By Adam Hocking
MARSHFIELD — Marshfield’s Economic Development Board and additional city staff, including Mayor Chris Meyer and Parks & Recreation Director Justin Casperson, met Thursday night to discuss myriad topics surrounding a potential $1.3 million park in downtown Marshfield.
The park would occupy what is often referred to as the 200 block, the 54,000-square-foot lot running north and south from Second to Third Street and west and east from Chestnut Avenue to the alley that divides the block towards Central Avenue.
Plans for the park include a splash pad water feature, a stage for performances, a large lawn for sports and other recreational activities, dining courts, and a large paved plaza that could be flooded and frozen in the winter to serve as a skating rink. Extensive landscaping and the planting of large trees would also be incorporated in the design.
Landscape architect Randy Lueth, who is working with the city to plan the park, went through a detailed breakdown of the costs of constructing the park at Thursday’s meeting. The two highest cost items in the plan are the splash pad and concert stage. Combined, those items are projected to cost $400,000.
Marshfield’s Director of Planning and Economic Development Jason Angell said that in funding the potential park, it is likely that $200,000 would come from the city, another $200,000 would come from the Economic Development Board, and the remaining $900,000 would need to be raised via private donations.
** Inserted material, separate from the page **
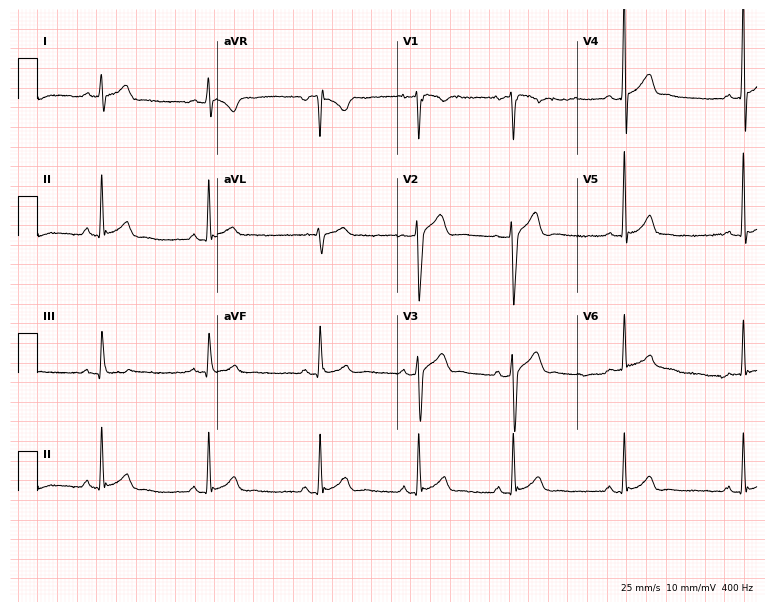
Electrocardiogram, a male, 22 years old. Of the six screened findings (first-degree AV block, right bundle branch block, left bundle branch block, sinus bradycardia, atrial fibrillation, sinus tachycardia), none is recorded. Findings outside these six are not listed.
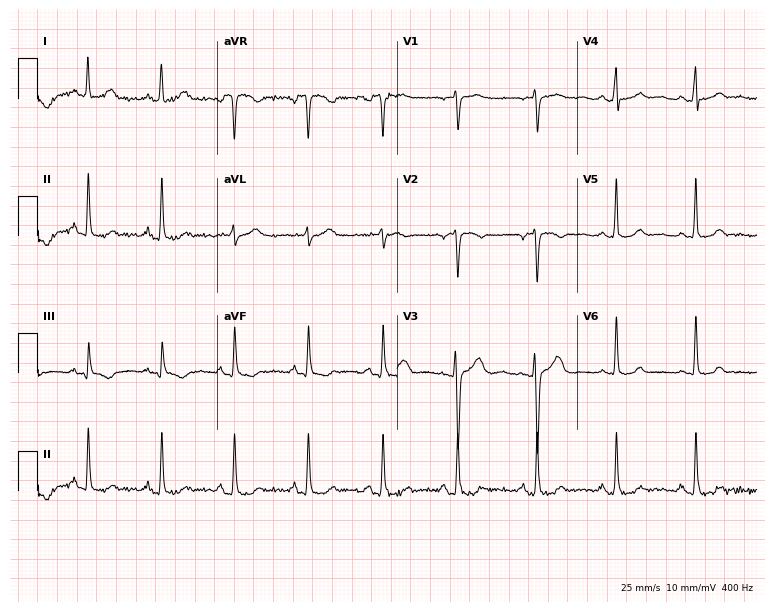
12-lead ECG (7.3-second recording at 400 Hz) from a 29-year-old female. Screened for six findings — first-degree AV block, right bundle branch block, left bundle branch block, sinus bradycardia, atrial fibrillation, sinus tachycardia — none is recorded. Other findings, if any, are not listed.

“The council has $200,000 in the budget right now for that 200 block area,” Angell said. “The EDB last year in their budget had funding established in there to help with the redevelopment (of the 200 block), but it never got used, so it lapsed back into their general economic development account.”
“I felt like the pricing was (aimed at) a very high quality product, and if there’s places that we think that, ‘Maybe we can’t afford this,’ we’ve got some flexibility up and down on that,” Lueth said of the $1.3 million estimate.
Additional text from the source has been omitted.